16. Use the following data to answer the questions below:
Plasma inulin concentration = 0.01 mg/ml
Urine inulin concentration = 1.00 mg/ml
Urine flow rate = 1.20 ml/min
Plasma concentration of solute x = 0.05 mg/ml
Urine concentration of solute x = 2.00 mg/ml
Plasma PAH concentration = 0.001 mg/ml
Urine PAH concentration = 0.390 mg/ml
Hematocrit = 0.50
Calculate:
a) GFR
b) Whether there is net reabsorption or net secretion (or neither) of solute x.
c) Filtered Load of X
d) Renal blood flow
17. The human kidney can produce a maximal urine osmotic concentration of about 1400 mOsm, an impressive feat but poor in comparison to some desert mammals.
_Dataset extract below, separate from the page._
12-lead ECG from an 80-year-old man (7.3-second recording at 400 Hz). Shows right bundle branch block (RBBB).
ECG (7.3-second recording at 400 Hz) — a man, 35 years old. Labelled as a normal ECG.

Knowing what you do about the concentrating mechanism (or what you can learn by studying the text), how might our kidneys be altered, either functionally or anatomically, to improve our concentrating performance?
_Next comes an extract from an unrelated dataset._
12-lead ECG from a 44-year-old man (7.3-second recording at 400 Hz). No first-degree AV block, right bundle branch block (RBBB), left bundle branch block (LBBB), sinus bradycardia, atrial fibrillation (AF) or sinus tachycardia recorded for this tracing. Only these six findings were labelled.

  1. List and indicate the functions of each of the body’s chemical buffer systems
  1. Describe the three lines of defense against changes in [H+] in terms of mechanisms
  1. What are the causes of the four categories of acid-base imbalances and what compensation does the body affect for each.
  1. Describe the actions of the kidney that lead to H+ secretion and HCO3- reabsorption.
  1. Of what importance is PO43- and NH3?
  1. How do the kidney’s produce ‘new’ HCO3-?
  1. Death occurs if the plasma pH falls outside the range of 6.8 to 8.0 for an extended time. What is the concentration range of H+ represented by this pH range?
  1. Given an αCO2 = 0.03 mM/mmHg, a normal pH of 7.4, a normal [HCO3-] of 25 mM, and a normal PCO2 of 40 mmHg; How much would the PCO2 have to change to produce a pH of 6.8 (assume only a respiratory change)? How much would the [HCO3-] have to change to produce the same pH change (assume only non-respiratory change)?